What is the group's opinion of PPTP (http://www.poptop.org) as VPN software? I was thinking of using this to connect Windoze clients into a corporate network since the pptp client is built into M$ os's.

Ryan Leathers wrote:
Jon,

I appreciate the response, and I had considered using SSH but my hunch
is it won't meet my needs. Although I use SSH to tunnel VNC and other
stuff I recognize an obvious performance hit when I do so. This is to
be expected using a character application for something it wasn't truly
designed to do. Given the volume of data I expect to push around across
the Internet I THINK I need something with a greater payload to header
ratio. IPSEC is the likely winner in my mind.

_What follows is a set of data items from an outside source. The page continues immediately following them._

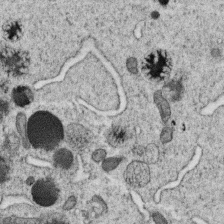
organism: C. elegans
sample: C. elegans oocyte; sperm cells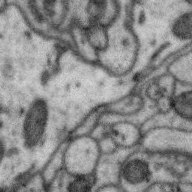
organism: Zebra finch
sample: Brain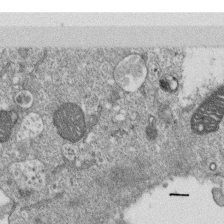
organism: African green monkey
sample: Vero E6 cells infected with SARS-CoV-2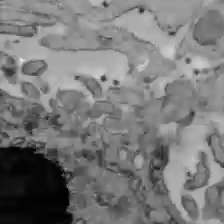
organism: C57BL Mouse
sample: Liver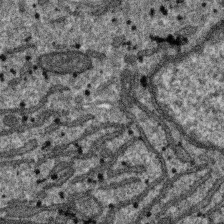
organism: Human
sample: Lung epithelial cells infected with SARS-CoV-2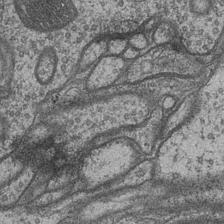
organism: Drosophila
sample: Optic medulla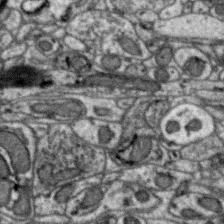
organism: Zebra finch
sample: Brain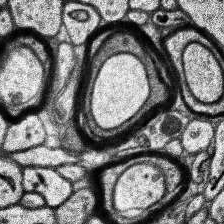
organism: Human
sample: Temporal Lobe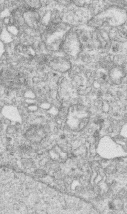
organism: Human
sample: HeLa cell HIV synapse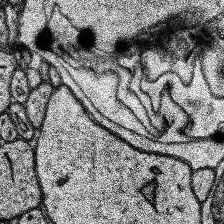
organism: Human
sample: Temporal Lobe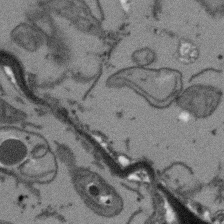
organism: Arabidopsis thaliana
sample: Root tip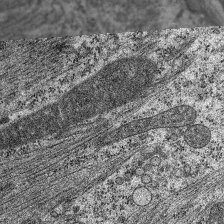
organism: C. elegans
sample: Pharynx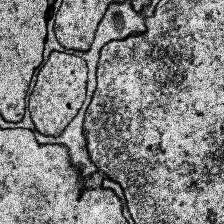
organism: Human
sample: Temporal Lobe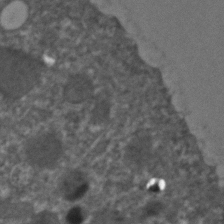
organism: C. elegans
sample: C. elegans embryo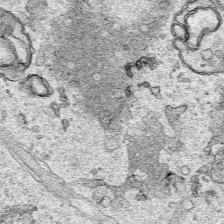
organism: Human
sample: Mitochondria in HCT116 cells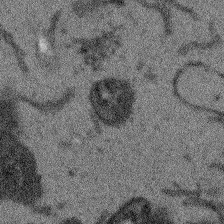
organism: Arabidopsis thaliana
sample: Root tip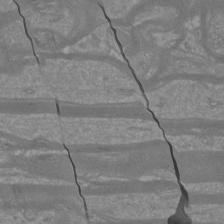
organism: Mouse
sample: Cortical neurons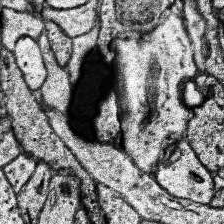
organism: Human
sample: Temporal Lobe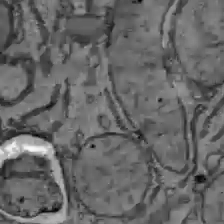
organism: C57BL Mouse
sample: Liver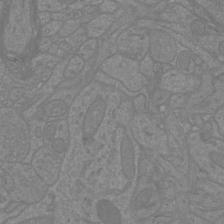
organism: Mouse
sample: Cortical neurons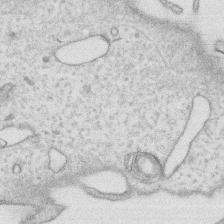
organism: Human
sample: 1205lu cells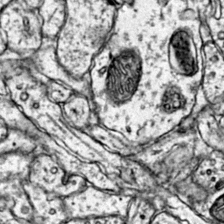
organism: Mouse
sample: Primary visual cortex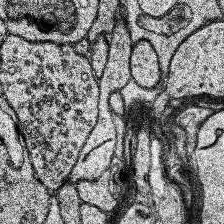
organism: Human
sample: Temporal Lobe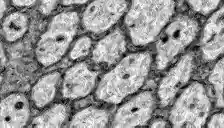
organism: Zebrafish
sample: Brain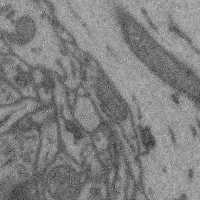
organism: Mouse
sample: Cerebral cortex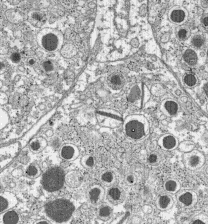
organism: C57BL Mouse
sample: Pancreatic islet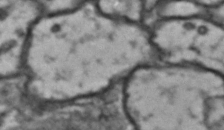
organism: Drosophila
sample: Brain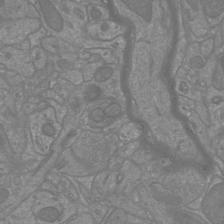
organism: Mouse
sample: Cortical neurons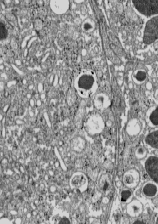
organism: C57BL Mouse
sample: Pancreatic islet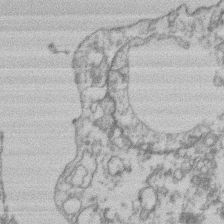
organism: Mouse
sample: T cell stromal cell synapse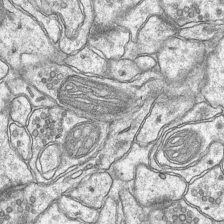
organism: Mouse
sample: CA1 Hippocampus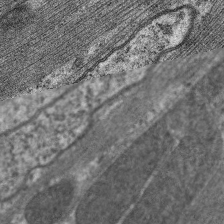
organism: C. elegans
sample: Pharynx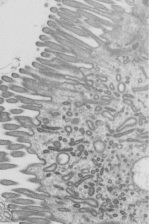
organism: Mouse
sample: Mouse epididymis efferent ductule cilia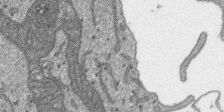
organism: Human
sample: Lung epithelial cells infected with SARS-CoV-2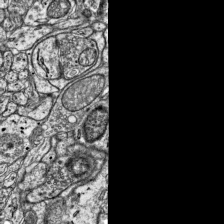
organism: Mouse
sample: Visual Cortex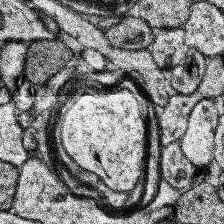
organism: Human
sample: Temporal Lobe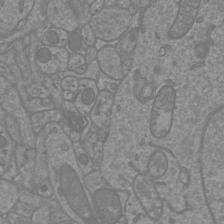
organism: Mouse
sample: Cortical neurons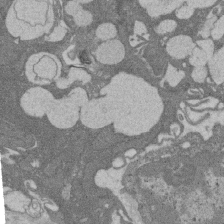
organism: Rat
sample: Salivary granule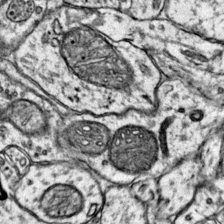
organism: Mouse
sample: Primary visual cortex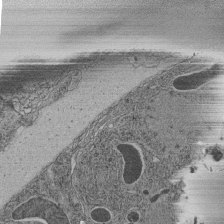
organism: C. elegans
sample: C. elegans pharynx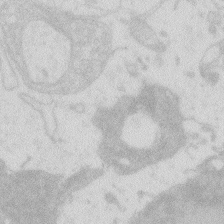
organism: Zebrafish
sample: Macrophage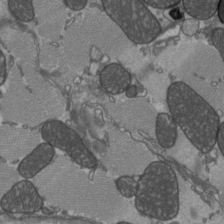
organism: C57BL Mouse
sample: Heart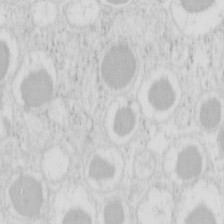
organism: Mouse
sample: Pancreas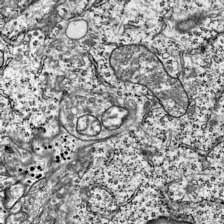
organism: Mouse
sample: Visual Cortex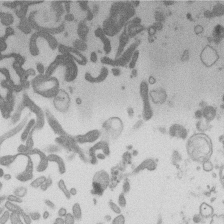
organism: Mouse
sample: Dividing mouse embryo 1 cell stage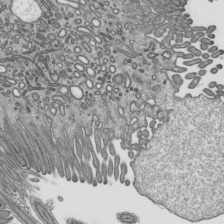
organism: Mouse
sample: Mouse epididymis efferent ductule cilia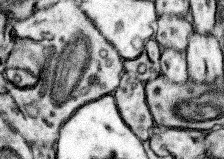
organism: Mouse
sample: Somatosensory cortex neuropil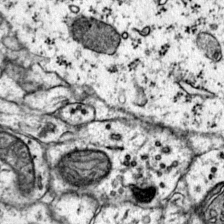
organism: Mouse
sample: Primary visual cortex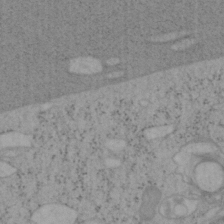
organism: Mouse
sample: OT-I killer T cells with ID8 ovarian cancer cells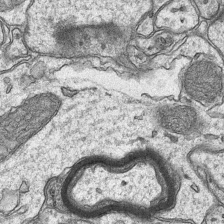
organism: Mouse
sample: CA1 Hippocampus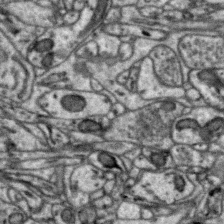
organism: Zebra finch
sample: Brain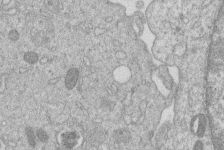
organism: Human
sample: Macrophage cells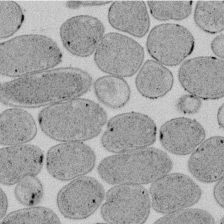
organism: E. coli
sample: Bacterial nucleoid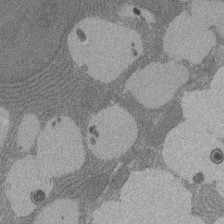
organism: Rat
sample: Salivary granule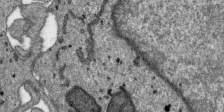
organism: Human
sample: Lung epithelial cells, uninfected (mock) control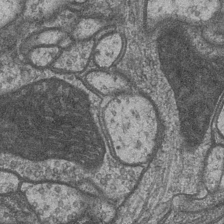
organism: Drosophila
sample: Optic medulla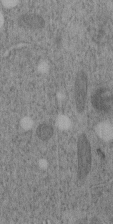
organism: C. elegans
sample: C. elegans embryo early stage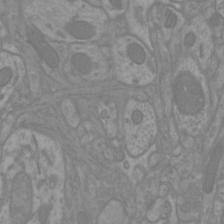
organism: Mouse
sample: Cortical neurons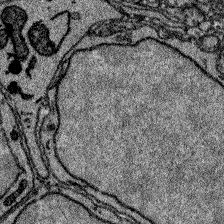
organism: Zebrafish
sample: Larval olfactory bulb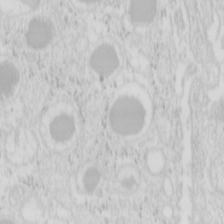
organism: Mouse
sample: Pancreas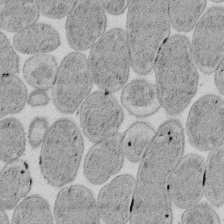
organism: E. coli
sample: Bacterial nucleoid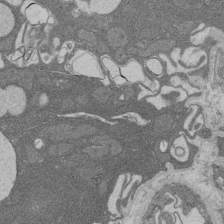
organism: Rat
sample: Salivary granule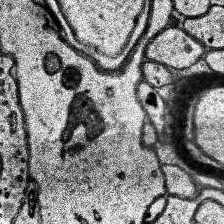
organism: Human
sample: Temporal Lobe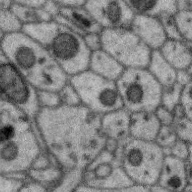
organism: Zebra finch
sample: Brain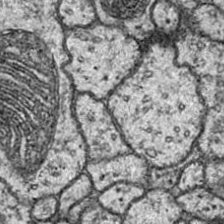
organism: Drosophila
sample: Ventral Nerve Cord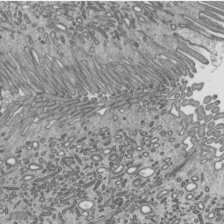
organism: Mouse
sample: Mouse epididymis efferent ductule cilia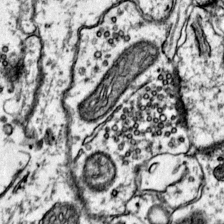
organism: Mouse
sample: Primary visual cortex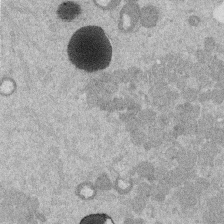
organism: Mouse
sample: Dividing mouse embryo 1 cell stage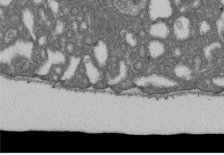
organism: Drosophila
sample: Nephrocyte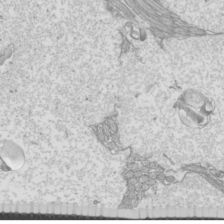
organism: Mouse
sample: Cilia; mouse epididymis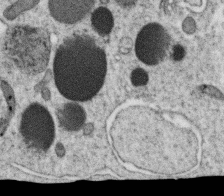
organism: C. elegans
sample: C. elegans oocyte; sperm cells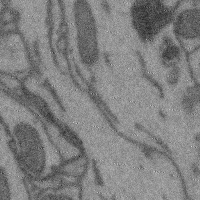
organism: Mouse
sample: Cerebral cortex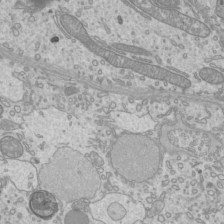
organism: Mouse
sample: Cilia; mouse epididymis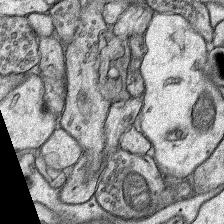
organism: Rat
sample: Hippocampus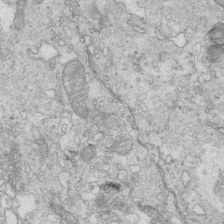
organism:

Upon further review of FreeS/WAN the "road warrior" examples are pretty
close to on target for my needs so I'm gonna give that a go.  If it
doesn't work out I'll fall back on SSH as the lowest common denominator
approach - I know I can at least move SOME amount of data where I want
it that way.

Ryan


On Tue, 2003-08-12 at 16:03, Jon Carnes wrote:

I think you will be happy with ssh.  The machine behind the NAT/firewall
will have to initiate the connection, but ssh can do port tunneling, and
that is exactly what you want.

If you want details, let me know - or read the archives from yesterday!

Jon Carnes

On Tue, 2003-08-12 at 15:24, Ryan Leathers wrote:

I would like to put a Linux server in a remote LAN where the LAN users
will access a web application running on the server.  I need that server
to connect to a database through a Cisco VPN concentrator or PIX across
the Internet.  I have looked at using the Cisco VPN client for Linux,
but it requires that UDP traffic be allowed inbound to the client.  I
can't allow this.

Can anyone suggest a solution that will use only client initiated
connections - preferably on TCP 443 ?

I am now looking at FreeS/WAN but this seems to be all about forwarding
traffic through a tunnel between private networks rather than a client
connecting via a tunnel. As such my concern with freeswan is that
timeout induced reconnects will not necessarily be initiated from the
client (remote LAN) side.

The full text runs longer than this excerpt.